Using probabilistic analyzer memory

I am writing a CKY parser for Concatenation Range grammar. I want to use treebank as a grammar, so the grammar will be big. I wrote prototype 1 in Python and it seems to work well when I mimic a tree structure of several dozen sentences, but memory usage is unacceptable. I tried to write it in C ++, but so far it has been very unpleasant since I have never used C ++ before. Here are some data (n is the number of sentences on which the grammar is based):

n mem 9 173M 18 486M 36 836M 

This growth model is what you should expect, given the best algorithm, but the amount of overhead is what concerns me. Memory usage according to heapy is ten less than these numbers, valgrind reported something similar. What causes this mismatch and is there anything I can do with it in Python (or Cython)? Perhaps this is due to fragmentation? Or maybe this is overhead for python dictionaries?

Some background: two important data structures are the boundaries of the display of the narrative to probabilities and the diagram, which is a dictionary that displays non-terminals and positions to edges. The agenda is implemented using headdict (which uses the internal list of dict and heapq), a diagram with a dictionary showing non-terminals and positions to edges. The agenda is often inserted and deleted, the chart receives only inserts and searches. I represent the ribs with tuples as follows:

 (("S", 111), ("NP", 010), ("VP", 100, 001)) 

Strings are nonterminal labels from a grammar, positions are encoded as a bitmask.
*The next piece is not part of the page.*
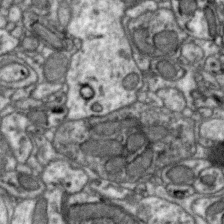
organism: Zebra finch
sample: Brain

When a component is interrupted, there may be several positions. Thus, this edge can be a happy Mary analysis, where the "eat" and the "happy" both belong to VP. The chart dictionary is indexed by the first element of this edge ("S", 111) in this. In the new version, I tried to rearrange this view in the hope that it would save memory due to reuse:

 (("S", "NP", "VP), (111, 100, 011)) 

I realized that Python will only store the first part once if this happens in combination with different positions, although I'm not really sure if this is true. In any case, this did not seem to matter.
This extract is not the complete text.